Medical degrees can have different names, but they fit in to four types.
Standard Entry Medicine
The Standard Entry Medicine course is usually five years long, but in some institutions it is six. It can have different abbreviations, such as MBBS or MBChB, but all result in the bachelor’s degree in medicine.
Graduate Entry Medicine
The Graduate Entry Medicine course is open to those with a previous bachelor’s degree, achieving a minimum of 2.1. Some schools may accept a 2.2. Many universities require the previous degree to be health-related, but not all. It is usually a four-year accelerated degree but in some universities it is a five-year course. It is also known as the Graduate Entry Programme. Some graduate courses are open only to students from the UK or European Union.

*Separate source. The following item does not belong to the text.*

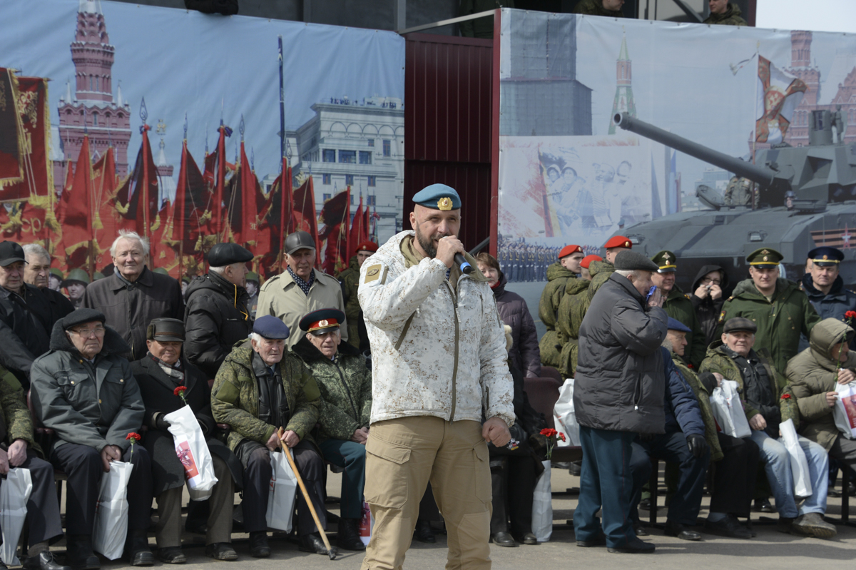 Автор-исполнитель Вячеслав Корнеев. Военно-патриотическая акция «Под Знаменем Победы». Выступление для ветеранов Великой Отечественной войны и участников военного парада в День Победы. Алабино
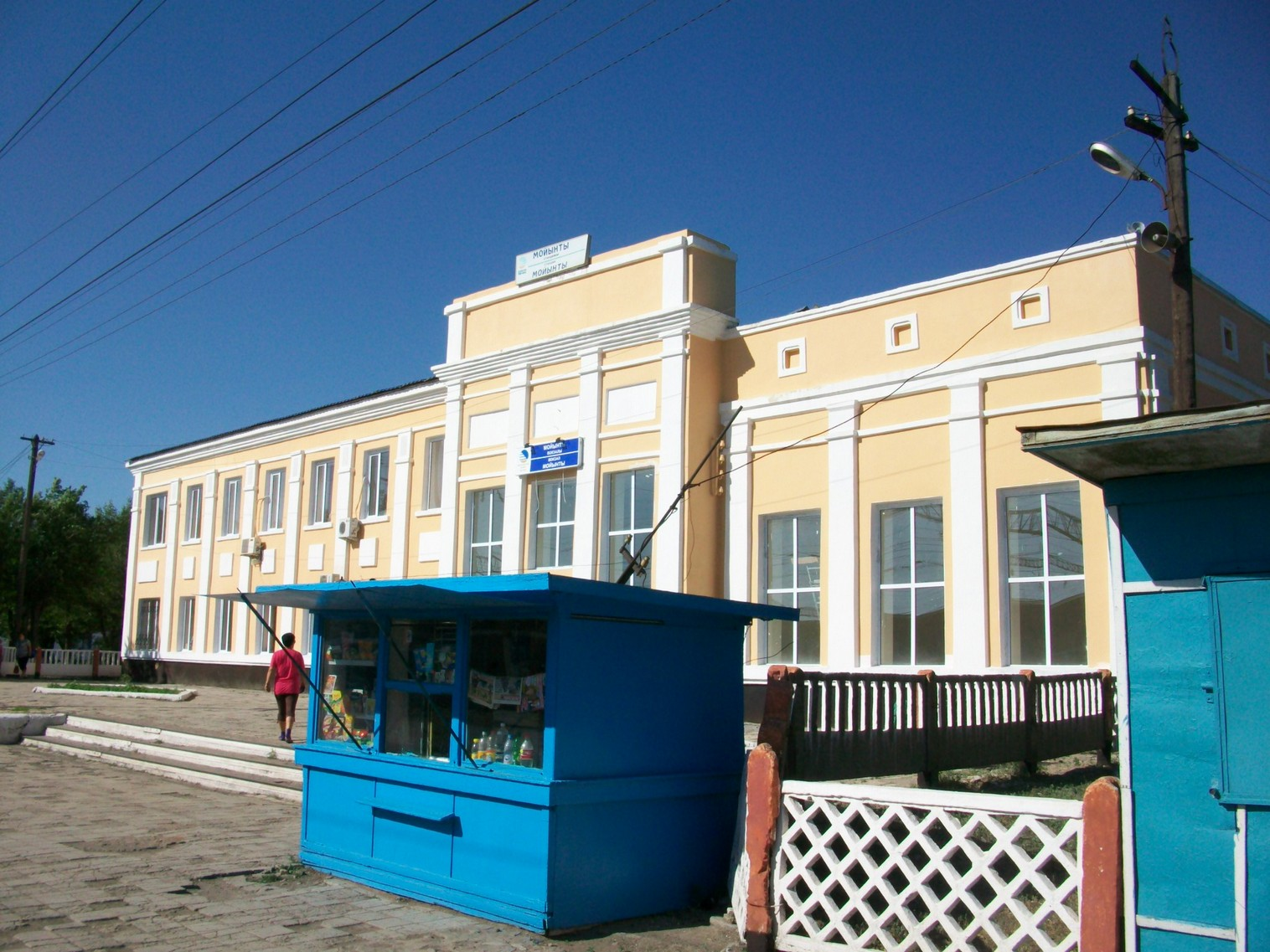 Железнодорожная станция Моинты

Medicine with a Preliminary Year
This course takes the form of a five-year Standard Entry Medicine with an additional year at the start, making a six-year course. It is also known as Medicine with a Foundation Year, or similar.
This course is designed for those who achieved highly at A level, or equivalent, but who did not take the required science subjects. The grade requirements tend to be three As at A level, achieved in one sitting. This extra year gives students the necessary science training to catch up. It is not a means of boosting the grades of those who do not meet the entry requirements of standard entry medicine. Please note that many of these courses are open only to UK and European Union students.
Medicine with a Gateway Year
These medical degrees are designed for students who are of high ability but who may have had barriers to their learning due to their circumstances. The courses can take this into account in different ways, for instance by using ‘adjusted criteria’ to change the entry requirements for some applicants. Please note that these courses are open to UK students only.